Farm and Food: Unfinished Business: Immigration Reform | National News

Like the weather, everyone is talking about immigration reform, but few are actually doing it.

In fact, doing nothing is a major feature of immigration legislation. A Google search for the term “ag immigration stalemate” “gets about 621,000 results in 0.61 seconds” dating back to at least the mid-1990s.

There was a movement last summer, however, when leading U.S. senators announced they were close to an immigration deal under a bill approved by the House of Representatives in 2021. As Politico reported last July, the bipartisan bill opens up “a pathway for foreign farm workers to gain legal status for year-round work,” a key need for any immigration bill to move forward.
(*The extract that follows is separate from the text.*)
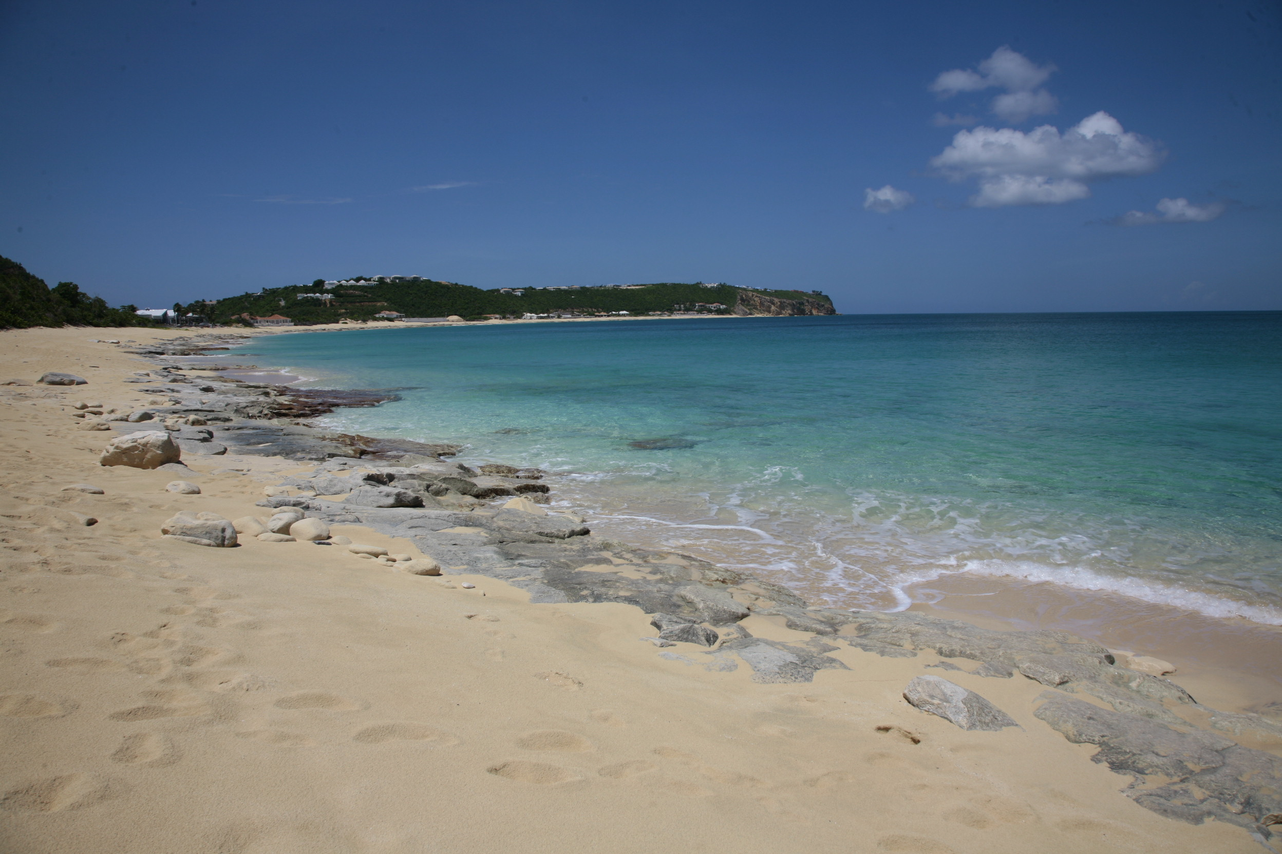 Plage de Baie Rouge Saint-Martin

But that effort was quickly thwarted by two very Capitol Hill reasons: a shortened Senate calendar in an election year and border security. Senate Republicans have repeatedly warned most Democrats that there will be no immigration bill without accompanying legislation to close the porous U.S.-Mexico border.

Republicans hope to win the House and Senate in November, pushing the Senate effort into deeper context. This win-win would bring immigration: Any current bill would die by the end of the Congressional session, and more importantly, Republicans would write a tougher, narrower alternative.

Republicans, however, narrowly won the House, 222-213, after Democrats in the Senate kept their 50 seats and gained one. A divided Congress portends few compromises on most issues over the next two years, all but guaranteeing no action on any immigration reform.

Adding to those prospects is the public disagreement among House Republicans over who will lead them after securing a majority on Jan. 1. 3. Californian Kevin McCarthy reportedly has yet to lock in the 218 votes needed to get the speaker’s gavel.

No speaker means no legislation, and no legislation means continued gridlock no matter how long it takes Republicans to pick a leader.

Sensing the year-end opening before Republicans in the House take over, the Democrat leading the Senate immigration reform effort, Michael Bennet of Colorado, released an immigration bill on Dec. 12. 15. The Bennet bill, like the bipartisan 2021 House bill, covers everything both sides say is needed in any reform legislation — and, frankly, more.

“Everything” is the easy part; however, “more” jeopardizes the bill’s chances of passage from the start.

For example, both Republicans and Democrats agreed that the key H-2A program, the temporary visa program that many farmers and ranchers rely on for legal seasonal immigrant workers, would be extended for three years. Bennet’s bill would increase the current headcount by 26,000, half of which goes to dairy jobs. Over the next six years, the number of visas will increase by 15% each year.

Those rising numbers are a big reason why the National Milk Producers Federation was quick to approve Bennett’s bill.

Other agricultural giants, like the American Farm Bureau Federation, want more visas now and in the future than the plan Bennett offers. But immigrant labor groups argue that more visas means a larger labor pool, which in turn lowers wages for farm workers.

Another sticking point in Bennet’s efforts and any new 2023 bill is the “path to citizenship” for immigrant workers and their families. Republicans have called any path “amnesty,” using political firepower to overheat reform talks.

But while the current Senate bill includes a path to citizenship, it is a very lengthy process. In fact, according to Colorado Public Radio, the Bennet Act established “a program to give farmworkers and their families legal status after 10 years of employment.”

“It’s definitely not instant citizenship or anything like that,” a spokesperson for the United Farm Workers union told Boise State University.

Absolutely not, but the long time to citizenship isn’t what bothers most Republicans; it’s the concept itself. They just don’t want any avenues.

Bennet said his bill’s reforms are “indisputable.” Passing before the end of the year would be “better for American agriculture…family farms…farmworkers…and our country.”

It’s all true, and it’s all too hard; Bennet’s bill wasn’t included in the year-end budget agreement.

That means the best hope for immigration reform is — again — years away.